In collaboration with Chris Burges and other friends from Microsoft Research, we now have a brand new ranker. The new ranker has improved our relevance and perhaps most importantly gives us a platform we think we can move forward on quicker than before. This new ranker also is based on technology with an awesome name -- it's a "Neural Net."Microsoft Researcher Chris Burges was the lead author on a 2005 paper called "Learning to Rank using Gradient Descent" that does appear to try to use neural networks for relevance rank.
While applying machine learning techniques to relevance rank for web search is common, using neural networks is not. I am surprised to see neural networks used as part of the relevance rank in a system of this size and scope.
On an interesting side note, one of the co-authors on the paper, Tal Shaked, is now at Google. Tal appears to have been a PhD student of Oren Etzioni.
Update: A couple people ( ) have asked for someone to take this rather cryptic paper and translate it into something resembling English. I'm a geek, so I speak Geekish, but I'll do my best to translate this into English.
At a high level, the idea is to learn what search result documents are relevant to specific search queries. We're doing this so we can reorder the search results and put the most interesting ones up at the top.
This paper is using a neural network for the learning. Neural networks are pretty simple, no magic here. We take a bunch of data, "propagate" it through the network (basically, take a bunch of weighted sums of the inputs and munch them together), and get values out of the network.
This is supervised learning, so we start with a bunch of data that says things like, "For a search for 'personalized news', the most relevant search result is Findory.com." We then take that and a bunch of other data, run it through our network, and try to teach our system to do the right thing, to always say "Findory.com" when we ask what the most relevant search result is for a query for "personalized news".
The tricky part of this is "training" the network, which means learning what all the weights should be on all the links in the network. The cryptic parts of the paper (sections 3-5) are discussing the details of how they train the network. It's not really important for our purposes. What we care about is whether they were successful in finding weights that allow them to predict how relevant a document is to a given search query.
Some of the details of what they did are pretty interesting. For example, in Section 6.1, they say they "use 569 features" of documents as part of the input to their network. What that means is that they summarize each document by a list of 569 generalized properties of the document and then predict the relevance of the document using those properties. At least one of Chris Burges' other papers is on dimensionality reduction, so I assume these 569 features are automatically summarized from the documents using a preprocessing step, not simple features like the size of the document.

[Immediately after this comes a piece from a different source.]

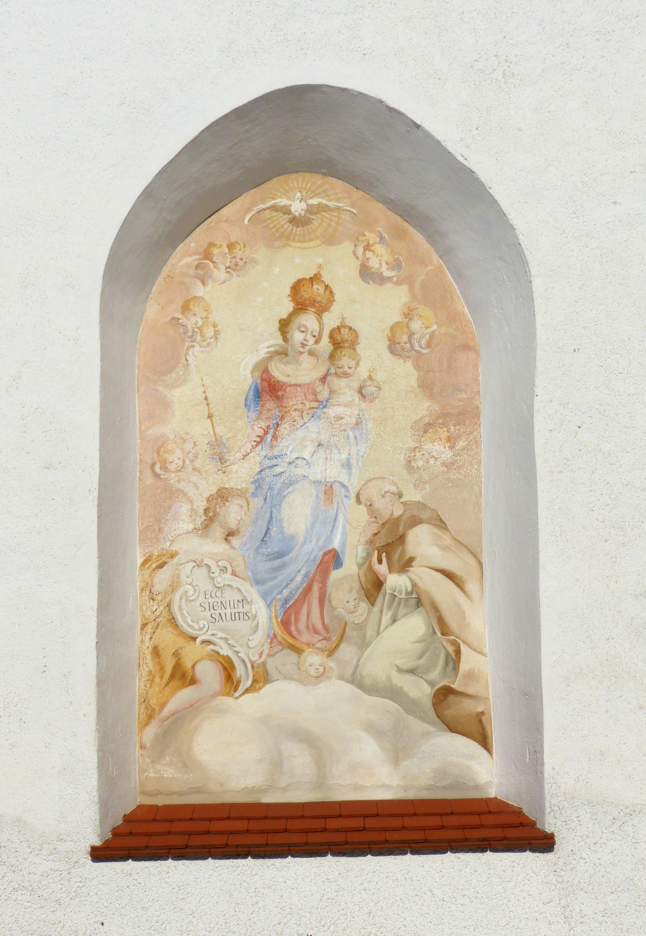 St. Simon und Judas Thaddäus, Holzgünz, Landkreis Unterallgäu, Bayern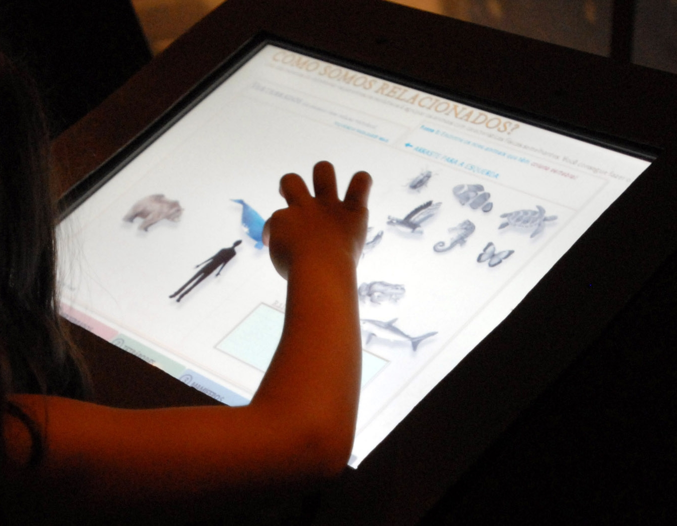 Exposição que marca os 200 anos do nascimento do naturalista Charles Darwin, na Esplanada dos Ministérios, em Brasília

In plain English, they're not trying to predict how relevant each individual document is to each search query. They're trying to predict how certain features of documents determine the relevance of those documents to various search queries.
In Section 6.1, they describe their training set, just 17k queries with 1..5 labels for the relevance of just some of the documents. That's not a lot, especially because they say (in Section 6.2) that "only approximately 1%" of the documents are labeled. However, in a production system, you might be able to supplement this data using data from the logs. For example, if a lot of people click on "Geeking with Greg" on a search for "geeking", that document probably is relevant.
Also in Section 6.1, they say, "We chose to compute the NDCG at rank 15, a little beyond the set of documents initially viewed by most users." I think what this means is that the system implemented for this paper is a post-processing step over the normal search results. So, if you do a query at search.msn.com for "geeking", you get back 32981 results. Before you get to see the first page of results, this system would look at the first 15 of them and rerank them, possibly moving a more relevant result up to the #1 slot. Looking at only the first 15 results helps explain how the system is scalable, but it does limit the power of the system to surface relevant documents. However, it might be possible to integrate this neural network into the build of the search indexes, allowing it to look at many more documents.
In Section 6.2, they have a couple tables showing the predictive accuracy of the system, which appears to be under 50%. That accuracy seems pretty mediocre to me, but it's hard to tell without understanding the accuracy of other machine learning approaches. It is unfortunate that the paper doesn't spend more time on this. Offhand, it is not clear to me that a neural network is the best tool for this task, and the paper does little to address that question.